It baffles me. I suppose if you are nervous enough you may lash out at the easiest player to read, which is your teammate. One would think that players struggling to accept their rank find ways to improve. Join a RL discord server. Work on fundamentals. A lot of people say reviewing your gameplay is a great idea. Sunless ran an experiment that made players stick with one mode for 30 minutes a day. All improved in rank and optimisim. Training packs, free play, and coaching all seem great ways to rise in rocket league. Maybe even making friends in the community.
Me tho. I'm not doing all that. So I choose to be almost good in praxis because I have a life and I am not a nerd. I am definitely not in multiple rocket league discords and I am definitely not watching RL esports to understand how the high level players move. I got shit to do (its grind ranked im so cooked im lying im lying it's not a choice im just bad). Anywho, I am never blaming my teammates for how bad I am nor how bad they are. It would take a big push to get further and if you could you would. We are not pros. We are vibing. Cooking. Creating even.
Rank distribution, Season 22 — via Esports Tales
Now I know some of you are saying "wait where are you going with this?". I got you, follow me. From what I understand about programming, reviewing other people‘s code, paying for some kind of lesson plan, and not freaking the fuck out tends to help you get better at being a fraud, uhh I mean software development. No one is that great at rocket league. Well a few people are great at rocket league. Most people are not. A few people are great at software engineering. Most people are not. Most of us are above average. Not anyone I have worked with though. They are all wizards.
But if you think you are good, I implore you to build a server that can handle 10,000 request a second right now from scratch. Without using Claude you fraud. I’m waiting. Don’t Google. Don’t Ecosia. Don’t duck duck go. Using TAOCP by Knuth is cool though. So, build it... Right. That’s what I thought.
Most of us develop experience based on our position. Pragmatism is core value among any software team I have been a part of. To deny the creative, improvisational nature of our craft is to live in the near future AI is taking us. This has always been the reason tech bro culture is so insidious (nasty, triflin, eyuck). The tech bro folk have to perpetuate this idea that we are not improvising based on a set of skills we’ve managed to develop over the course of our careers. They may be using this reality to justify automating away our craft.
What they never realize is not all motion is good motion and they would understand that if they had real motion. Right, so I’m back to rocket league. There is this feeling of being creative that keeps me coming back. That's how I hear pros describe the game. When flow begins the game becomes about being creative.
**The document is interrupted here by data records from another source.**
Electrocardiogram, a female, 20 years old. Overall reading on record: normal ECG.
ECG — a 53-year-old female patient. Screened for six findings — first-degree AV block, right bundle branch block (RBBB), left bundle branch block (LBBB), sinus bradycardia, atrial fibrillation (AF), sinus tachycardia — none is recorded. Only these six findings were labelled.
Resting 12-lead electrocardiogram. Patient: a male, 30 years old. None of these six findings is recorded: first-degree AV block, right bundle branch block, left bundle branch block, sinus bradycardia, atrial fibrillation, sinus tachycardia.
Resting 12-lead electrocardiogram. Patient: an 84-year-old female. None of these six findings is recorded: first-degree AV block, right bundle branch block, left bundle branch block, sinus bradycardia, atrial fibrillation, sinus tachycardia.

How we set each other up to win given what we have is a creative exercise that should be fun. With the current state of SWE, it's hard to be creative when people quite literally stumble over Elon‘s cock to suckle him direct from tit and get in with his young white Mormon meme lords who code. I want daddy. I want mommy. I want my daddy and my mommy to be present in my life. I really love my daddy and my mommy. I wish that I could suckle mommy while daddy secures meat to eat and I didn't have to worry about anything because mommy and daddy are taking care of me, but that is delulu. It rejects the gift we have been given to create new ways of existing. As an old friend said, past food, shelter, and water, creativity becomes our greatest impulse.
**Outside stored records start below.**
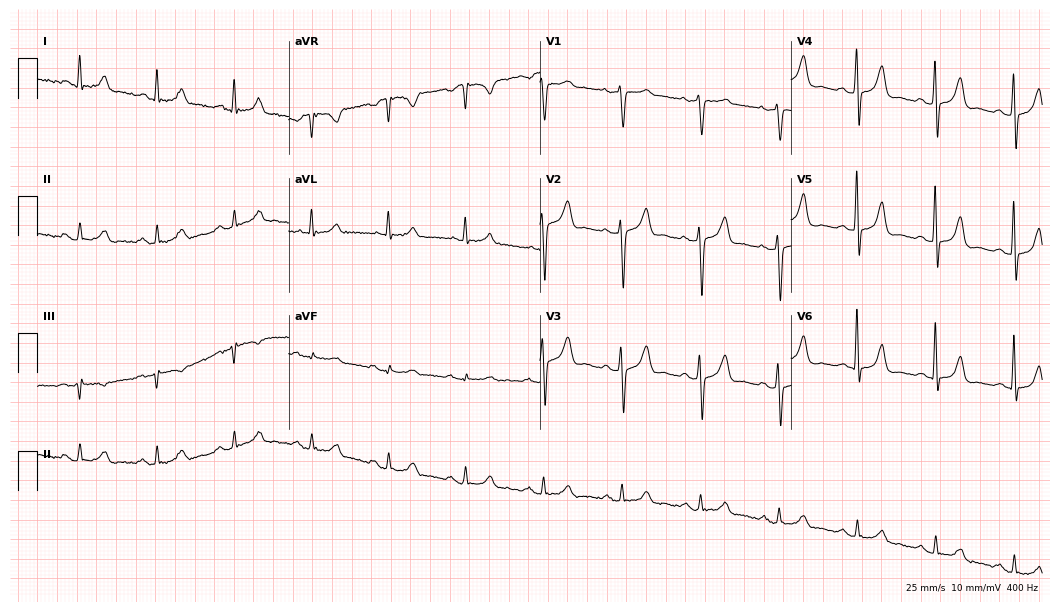
Standard 12-lead ECG recorded from a male patient, 71 years old (10.2-second recording at 400 Hz). Read as a normal ECG.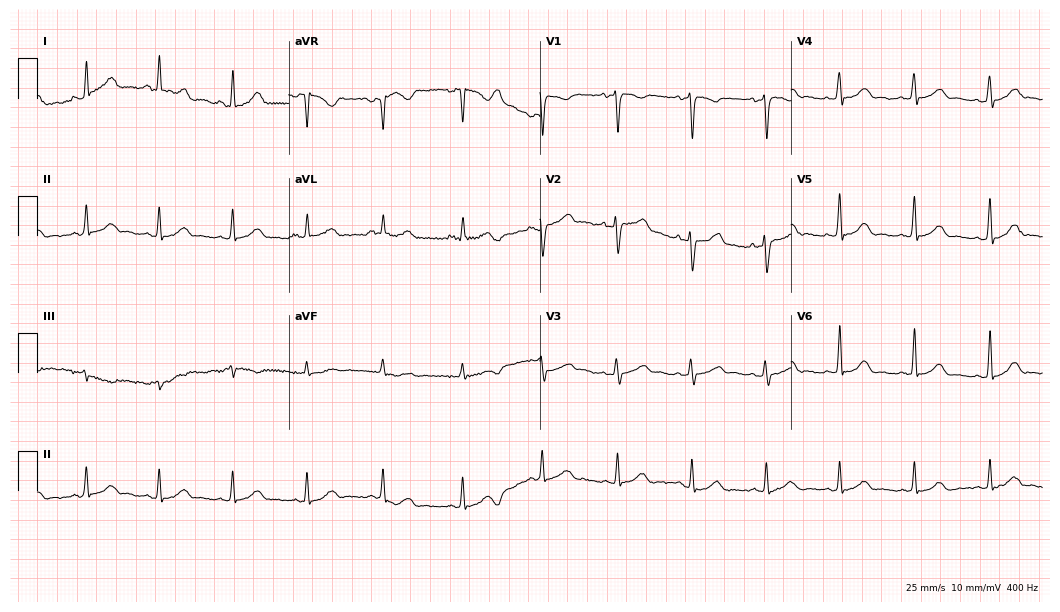
Electrocardiogram (10.2-second recording at 400 Hz), a 36-year-old female. Overall reading on record: normal ECG.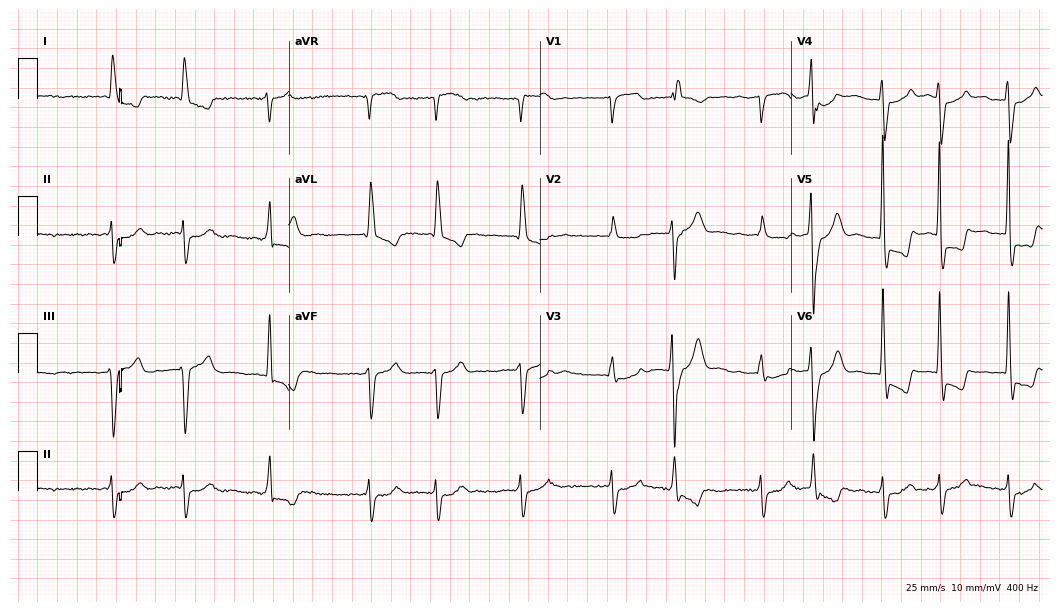
ECG — a female patient, 80 years old. Findings include atrial fibrillation (AF).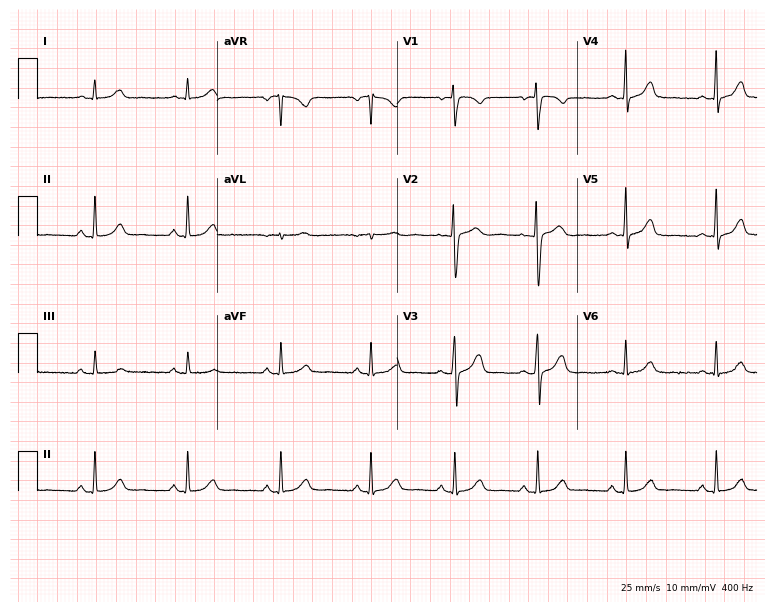
Electrocardiogram, a woman, 29 years old. Overall reading on record: normal ECG.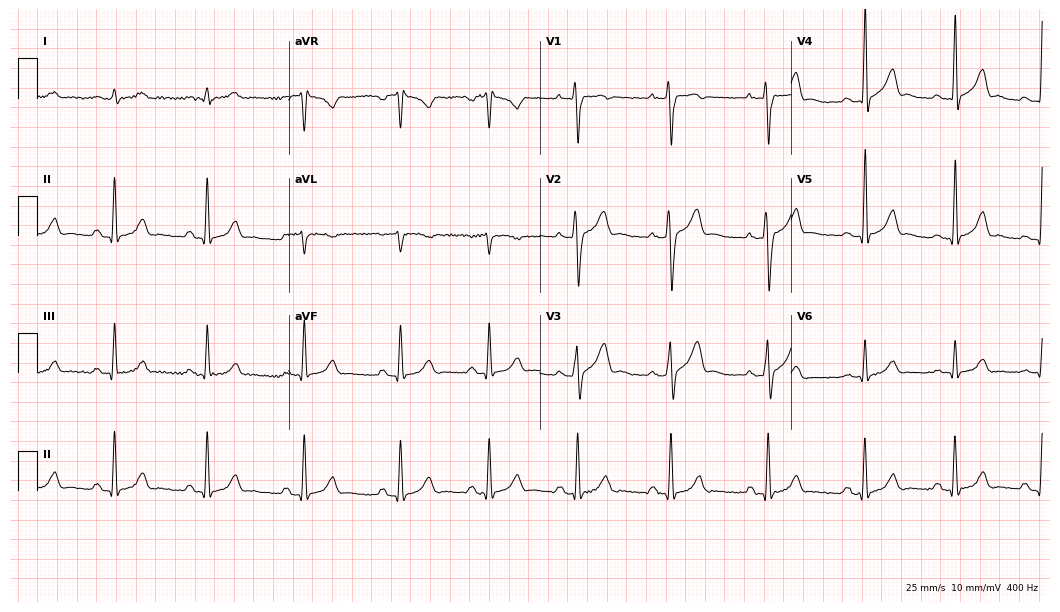
ECG (10.2-second recording at 400 Hz) — a male, 30 years old. Screened for six findings — first-degree AV block, right bundle branch block, left bundle branch block, sinus bradycardia, atrial fibrillation, sinus tachycardia — none is recorded.

And so as we have problems with rocket league, we have problems with software engineering. How can our creative impulses be directed through this medium without giving in to the toxic reactionary culture that is part of the game? Our current risk is AI. In RL a new update kicked bots after damn near ruining the creative collaboration that is tilting your tm8 we call Rocket League.
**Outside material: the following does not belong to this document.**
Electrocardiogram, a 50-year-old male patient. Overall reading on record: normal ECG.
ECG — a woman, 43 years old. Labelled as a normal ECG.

In software, AI adoption is ramping up. As a profession that has been around for 80 years it’s hard to say what we should and shouldn’t do but they paying out here. They paying a lot. And Claude really is my copilot 😭 The shame I feel is unbounded. But I know software elitist culture. Our forefathers had to consider you know the actual memory buffer sizes and whether or not you know a memory register was big endian little endian. You think they don’t look at all of us with the same disdain some god tier web dev looks at me when Claude commits a contribution to my RAW conversion library? You think they don’t hate us!? You think I don’t hate myself for not knowing what register I’m writing to!?? You think I don’t get why C and Rust engineers are the superior engineer??????? I do!!! The same way that I understand why grand champs and super sonic legends look down on me like I am a child. They are the best and I’ll never be that good. Being the best means they set the meta (no relation). We have to work with their abstractions because they built the meta. I got shit to do so I'm not about to hack an interpreter for knowledge. Most of us (read me) will not finish The Art of Computer Programming Volume 1 by Donald J Knuth.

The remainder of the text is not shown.